August 1940 (II)

On Friday 30th August afternoon, Bomber Command men were briefed again to raid Berlin with 29 Wellington bombers from No 3 Group and 8 Hampdens ready to take off to bomb the city that night. Prime targets were again the Siemens factory complex and the Henschel factory in Schönefeld; with several others squadrons attacking other cities including Hamm and Emden. Nine crews claimed to have bombed the Siemens works and four Henschel, with another bomber attacking a power station at Klingenberg. Like previous raids, many sticks of bombs hit residential areas all over the city, damaging house buildings and streets.

[Photo: John Frost Newspapers / Mary Evans Picture Library.]
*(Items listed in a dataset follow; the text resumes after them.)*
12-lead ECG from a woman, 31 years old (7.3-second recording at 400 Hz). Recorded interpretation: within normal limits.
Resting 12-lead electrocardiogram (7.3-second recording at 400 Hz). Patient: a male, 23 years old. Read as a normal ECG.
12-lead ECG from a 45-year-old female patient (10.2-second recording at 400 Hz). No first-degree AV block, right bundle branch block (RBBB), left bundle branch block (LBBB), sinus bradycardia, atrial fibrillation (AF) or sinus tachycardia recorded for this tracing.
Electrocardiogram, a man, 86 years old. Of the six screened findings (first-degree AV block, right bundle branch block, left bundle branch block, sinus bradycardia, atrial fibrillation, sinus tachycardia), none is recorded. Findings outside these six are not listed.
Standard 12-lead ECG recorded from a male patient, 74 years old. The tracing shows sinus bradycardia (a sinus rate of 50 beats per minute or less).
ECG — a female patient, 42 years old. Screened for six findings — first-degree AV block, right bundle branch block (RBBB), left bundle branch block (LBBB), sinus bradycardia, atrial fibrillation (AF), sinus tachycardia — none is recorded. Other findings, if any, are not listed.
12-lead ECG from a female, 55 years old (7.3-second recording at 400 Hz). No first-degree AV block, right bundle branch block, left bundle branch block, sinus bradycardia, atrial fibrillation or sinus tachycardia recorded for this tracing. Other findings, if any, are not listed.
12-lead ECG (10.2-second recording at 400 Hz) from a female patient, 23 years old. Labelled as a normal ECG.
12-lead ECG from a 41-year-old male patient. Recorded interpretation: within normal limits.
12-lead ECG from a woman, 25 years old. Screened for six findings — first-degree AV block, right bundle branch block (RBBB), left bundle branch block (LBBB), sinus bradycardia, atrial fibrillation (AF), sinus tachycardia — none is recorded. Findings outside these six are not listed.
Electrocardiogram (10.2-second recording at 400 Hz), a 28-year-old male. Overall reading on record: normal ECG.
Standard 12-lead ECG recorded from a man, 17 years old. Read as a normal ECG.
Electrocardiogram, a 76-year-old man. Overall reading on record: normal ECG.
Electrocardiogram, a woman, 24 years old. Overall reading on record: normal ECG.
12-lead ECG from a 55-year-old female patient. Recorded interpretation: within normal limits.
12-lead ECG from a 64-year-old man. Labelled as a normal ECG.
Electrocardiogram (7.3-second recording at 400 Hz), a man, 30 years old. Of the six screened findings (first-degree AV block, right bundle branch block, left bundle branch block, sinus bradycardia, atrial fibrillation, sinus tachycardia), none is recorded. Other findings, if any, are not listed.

The Air Ministry communique about the raid on Germany states: “The R.A.F. bombers selected for special attack an objective four miles from the centre of the city, and dropped a “large number of bombs on a series of carefully-selected military objectives in Berlin.”

The British press covered that night’s raids on Germany: “Ten people were killed and twenty-eight wounded in the three hour raid, said the German official news agency as firemen were still clearing away debris in the streets”.

The British lost 3 aircraft on this Berlin sortie: one was a Whitley, a bomber from No 58 Sqn P5002 coded ‘GE-T’. The aircraft left RAF Linton-on-Ouse at 19.45 hrs. On the return leg, the aircraft was low on fuel and pilot P/O Neville O Clements ordered to abandon the aircraft circa 05.00 into the North Sea, off Hornsea. A crew member was killed while all four other occupants were rescued (P/O Ronald Hadley, Sgt Ian A Zamek, R F Williams and Sgt Matthew Hill). 

The two other losses of the raiding force were Wellingtons, both of them 214 Squadron machines: Wellington Mark IA P2530 coded ‘BU-?’ took off from from RAF Stradishall piloted by F/O RR O’Connor tasked for Berlin. They dropped incendiary bombs on B57 target (the remainder ‘hanging up’) and when returned to base, low on fuel, undershot into a ditch short of the runway with no casualties. The other one was Wellington IA T2559BU-?’, which flew to Berlin to raid Klingenberg too but was shot down at 23.24 near Halle (Gelderland), the Netherlands, by night fighter pilot Oberleutnant Werner Streib of 2./NJG 1, who was flying a Bf 110 from Anholt airfield, Germany. This was the first German ground-radar tracked victory at night, led by a ‘Wurzburg’ radar in Raum 5B based at Deurne. The ‘Wimpy’ was coned for 3 minutes by two searchlights of III./Flakscheinw. Rgt 1 and downed in flames by Streib, who observed no chutes from the fallen bomber.

The crew of six perished in the crash (Sgt. G H Bainbridge, F/O L M Cragie-Halkett, P/O W S Cunynghame, Sgt. S J Haldane, Sgt. G E Merryweather and Sgt. A B Puzey) and were all buried at Halle Cemetery, the Netherlands. The story behind the loss of T2559 has been well researched by Bennie Eenink. 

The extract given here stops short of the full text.